Microsoft has published the January 13, 2026 cumulative security update for Windows 11 (KB5074109), and it’s available now via Windows Update and the Microsoft Update Catalog as a set of MSU packages that must be installed in a specific order for offline deployments and image servicing.
Microsoft’s January 2026 cumulative (KB5074109) updates both Windows 11 release branches covered by the package and are labeled for the OS builds 26200.7623 and 26100.7623. The package follows Microsoft’s modern cumulative + servicing-stack pattern where the update may include checkpoint differentials and servicing stack components; when applied manually from the Microsoft Update Catalog it can appear as two or more MSU files that must be staged and applied in sequence or installed together with DISM so prerequisites are resolved automatically. This article summarizes the KB’s delivery model and installation mechanics, analyzes the practical impact for home users, administrators, and image builders, and offers clear, actionable deployment guidance and mitigations for known pitfalls. Key recommendations and technical steps are provided to help you install the update reliably and verify successful application.
Conclusion
The January 2026 update (KB5074109) follows Microsoft’s modern cumulative and servicing-pattern approach: the content is delivered as checkpoint-style MSUs that require proper sequencing, the recommended DISM-based method simplifies offline and image servicing, and standard pilot/testing discipline remains the single most effective mitigation against deployment regressions. Treat servicing-stack implications, third‑party driver compatibility, and WinRE image hygiene as first-class concerns in your deployment plan to ensure a smooth, secure rollout.

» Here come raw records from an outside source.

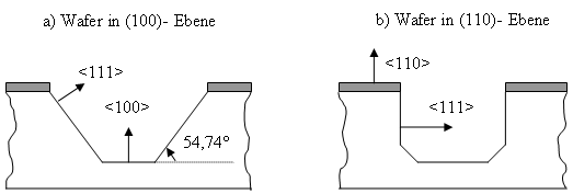 Ätzebenen in einem Si-Einkristall-Wafer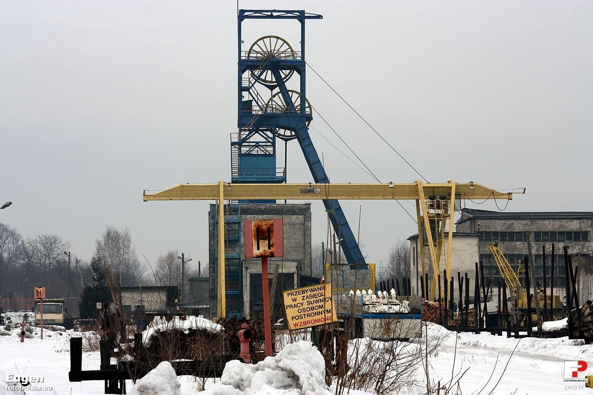 Szyb Witczak.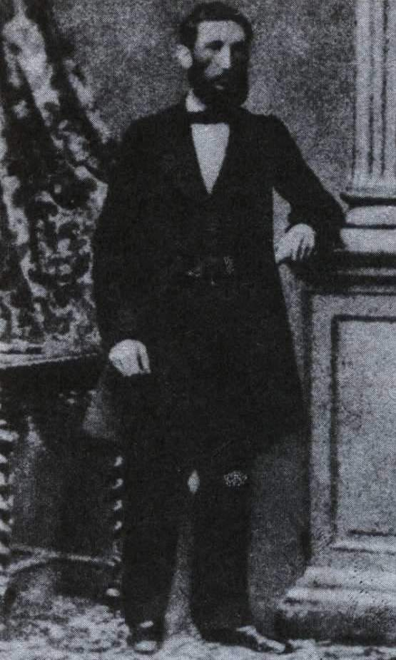 Ignacy Mystkowski (born 1826)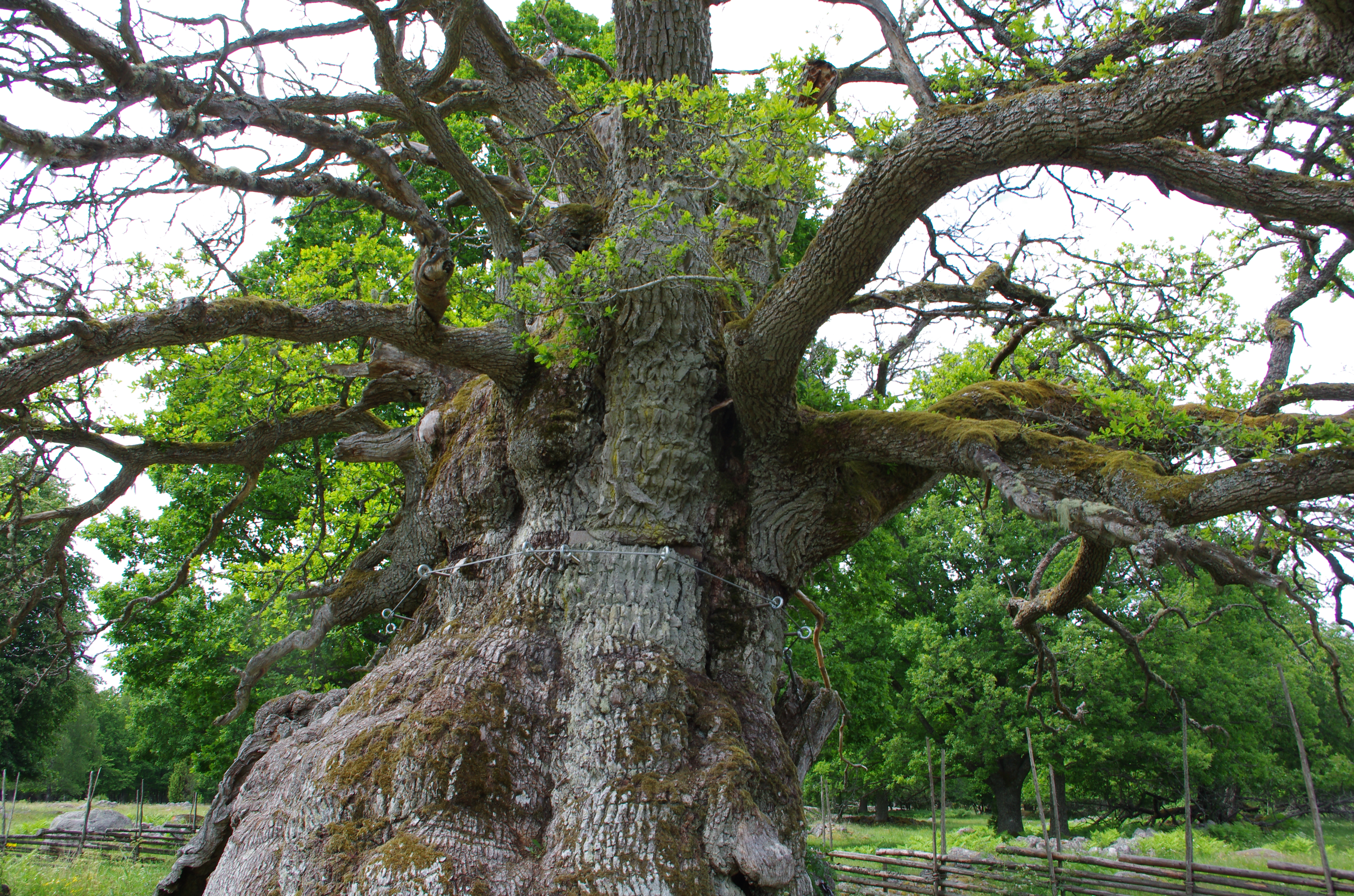 Stålbandet som tidigare höll ihop eken, men som skar in i barken och hindrade vattentransporten upp i trädet, har ersatts av en stålvajer på distans.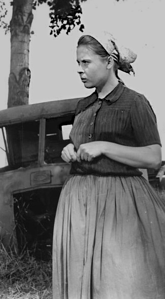 Zentralbild-DEFA frie-zie 20.9.1968 Berlin: "Wege übers Land" - Szenefoto Gertrud Habersaat (Ursula Karusseit) und der Kommunist Willy Hoyer (Manfred Krug) spielen Hauptrollen in Helmut Sakowskis dramatischem Fernsehroman, der zur Zeit in fünf Teilen über den Bildschirm geht. Regie in diesem speziell für das Fernsehen geschriebene Werk führte Martin Eckermann."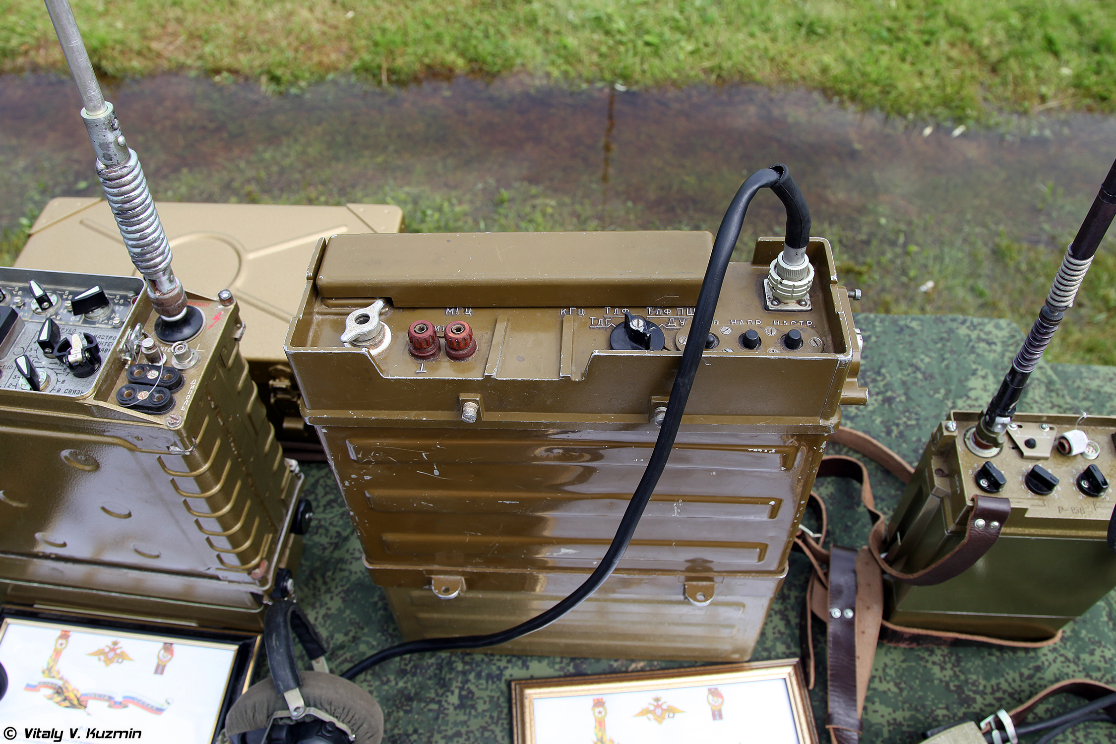 Радиостанция Р-159М (R-159M radio)

Source: Microsoft - Message Center January 13, 2026—KB5074109 (OS Builds 26200.7623 and 26100.7623) - Microsoft Support
Background / Overview
Microsoft’s January 2026 cumulative (KB5074109) updates both Windows 11 release branches covered by the package and are labeled for the OS builds 26200.7623 and 26100.7623. The package follows Microsoft’s modern cumulative + servicing-stack pattern where the update may include checkpoint differentials and servicing stack components; when applied manually from the Microsoft Update Catalog it can appear as two or more MSU files that must be staged and applied in sequence or installed together with DISM so prerequisites are resolved automatically. This article summarizes the KB’s delivery model and installation mechanics, analyzes the practical impact for home users, administrators, and image builders, and offers clear, actionable deployment guidance and mitigations for known pitfalls. Key recommendations and technical steps are provided to help you install the update reliably and verify successful application.What’s inside KB5074109 — the short summary
- The update is a monthly cumulative security and quality rollup for Windows 11 (January 13, 2026). It targets the two relevant servicing branches referenced by the KB (Windows 11 OS builds 26200.7623 and 26100.7623).
- Microsoft delivers the package as one or more MSU files in the Microsoft Update Catalog; the KB notes that the MSU files may include prerequisite checkpoint packages that must be applied in order if installed individually. The vendor recommends placing all MSU files in a single folder and using DISM to install the update so the service will discover and sequence prerequisites automatically.
- The KB includes the usual mix of security fixes and quality improvements (the KB’s detail section lists the resolved issues and the affected components). Administrators should assume the update contains both the latest LCU content and the required servicing updates that ensure reliable installation.
Why the installation order and method matter
Microsoft’s Update Catalog and KB pages emphasize two installation models:- Install all MSU files together (recommended for offline image servicing): place every MSU file for KB5074109 in a single folder and run DISM (or use the Windows Update Standalone Installer). DISM will use the folder you point at to discover and apply prerequisite MSU files in the correct order automatically. This is the simplest approach for image servicing and bulk offline installs.
- Install each MSU file individually and in order: some catalog packages are delivered as a chain of checkpoint MSUs (a small checkpoint followed by the full cumulative). If you choose to install files individually you must follow Microsoft’s specified sequence; installing them out of order can fail or leave the system in a partially serviced state. The KB explicitly lists the MSU filenames and the recommended sequencing.
How to install KB5074109 — step-by-step (recommended)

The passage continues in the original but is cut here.